The COVID-19 pandemic has fundamentally changed our daily life. The economic impact of the pandemic can be most widely visible in the consumer goods sector. From grocery and toilet paper hoarding to rapid demand increasing for Zoom and other video conferencing software, COVID-19 caused consumer behavior change and supply-chain disruptions. Manufacturers and retailers are trying to predict these changes in consumer behavior and forecast the future demand with various techniques.
Machine learning-based methods of demand forecasting in the retail industry leverage historical data, but the limitations of that data are clear as we grapple with COVID-19. The current state of customer demand has significantly changed, and the forecast accuracy will be diminished.
How can we adjust to predict the new demand paradigm? The following are three methods that may boost the accuracy of demand.
Short-Term POS Data Analysis
One proven and efficient technique for identifying shifts in patterns of demand is to analyze the most up-to-date point of sale data. The latest month or two months’ data can be combined with promotions, sales orders and upcoming shipments to make an earlier prediction of alterations in the behavior of customers.
Natural Language Processing Analysis
NLP (Natural Language Processing) techniques analyze news and social media to identify customers‘ mindsets through data mining and sentiment analysis. We can then zero in on what customers are buying most frequently, as well as their preferences and behavioral patterns through feedback in reaction to news events.
With a large enough sample size of customer feedback, we can use NLP modeling to notice changes in customer purchasing decision-making and identify goods quickly being bought out of stock.
Information Cascade Modeling
The technique of information cascade modeling lets us forecast in situations with stir and high demand. These ML modeling methods are capable of parsing the most current point of sale data articulating herd behavior to create forecasts with the cascade algorithm.
One example relevant to the current situation is how in the early days of the COVID-19 pandemic, consumers purchased huge quantities of toilet paper, as well as long-lasting and canned foodstuffs. Seeing others buying these items, still more consumers repeated these purchasing patterns. In response to significant increases in demand for these items, manufacturers ramped up production and, consequently, sales. This, in turn, produced an overabundance on the market, with supplies outstripping demand.
Data science engineers can use cascade modeling in e-commerce platforms to detect similar fluctuations in demand over short time frames, allowing for better and more accurate crisis demand projections.

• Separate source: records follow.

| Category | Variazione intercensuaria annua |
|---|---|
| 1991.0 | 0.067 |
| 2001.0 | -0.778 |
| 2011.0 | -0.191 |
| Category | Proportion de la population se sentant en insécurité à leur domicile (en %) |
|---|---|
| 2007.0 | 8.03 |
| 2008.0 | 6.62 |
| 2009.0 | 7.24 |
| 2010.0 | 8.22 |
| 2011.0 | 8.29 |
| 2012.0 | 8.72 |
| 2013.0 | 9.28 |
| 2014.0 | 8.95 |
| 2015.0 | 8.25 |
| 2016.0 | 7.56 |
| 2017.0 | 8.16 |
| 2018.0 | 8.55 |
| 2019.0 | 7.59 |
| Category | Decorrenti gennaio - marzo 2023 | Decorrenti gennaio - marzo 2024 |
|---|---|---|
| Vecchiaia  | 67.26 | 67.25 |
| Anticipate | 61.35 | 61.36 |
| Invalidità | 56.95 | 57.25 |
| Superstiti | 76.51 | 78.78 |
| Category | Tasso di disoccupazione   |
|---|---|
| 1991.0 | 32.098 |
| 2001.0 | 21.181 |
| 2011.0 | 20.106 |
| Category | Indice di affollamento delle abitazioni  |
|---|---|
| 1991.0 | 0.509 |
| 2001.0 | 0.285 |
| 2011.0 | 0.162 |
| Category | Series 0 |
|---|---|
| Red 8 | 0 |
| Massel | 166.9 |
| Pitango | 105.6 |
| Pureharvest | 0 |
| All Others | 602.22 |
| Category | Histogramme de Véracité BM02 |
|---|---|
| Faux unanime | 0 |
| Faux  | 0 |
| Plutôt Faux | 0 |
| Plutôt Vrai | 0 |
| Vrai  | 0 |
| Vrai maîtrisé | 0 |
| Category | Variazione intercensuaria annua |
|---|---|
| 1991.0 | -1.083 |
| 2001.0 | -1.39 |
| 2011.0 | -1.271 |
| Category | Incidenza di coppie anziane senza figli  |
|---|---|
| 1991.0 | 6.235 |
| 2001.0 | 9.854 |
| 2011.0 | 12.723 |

Improving Demand Forecast Accuracy
Not every product can be accurately forecasted. This is the reason it’s so crucial to first determine how forecastable your product is before choosing one of the main demand forecasting methods. The term forecastability’ means the degree to which a product’s demand may be forecast. The best way to judge forecastability is by evaluating all data readily available. Some relevant examples of available data are marketing campaigns, historical sales and price figures, historical leftover volume, or stores and product directory.
Not all data are created equal, and attempting to implement a standard or general forecasting system can potentially lead to inaccurate forecasts. Product segmentation is one of the most important steps in preparing data, which includes growth brands, harvest brands, new products, and niche brands. This type of approach increases customer value by keeping the focus on top tier value products and allowing us to capitalize on available opportunities in the market.
This pandemic will end, although the timeline is not currently clear, and at that time demand will return to normal patterns and levels. However, the data gathered during this period will be of immense value. Incorporating that data into our future forecasting models, we will be more accurate in predicting future demand patterns in the face of similar crisis events.
This data we’ve collected during the COVID-19 pandemic will act as a training data set of sorts, allowing us to improve our forecasts during the next similar crises the world faces.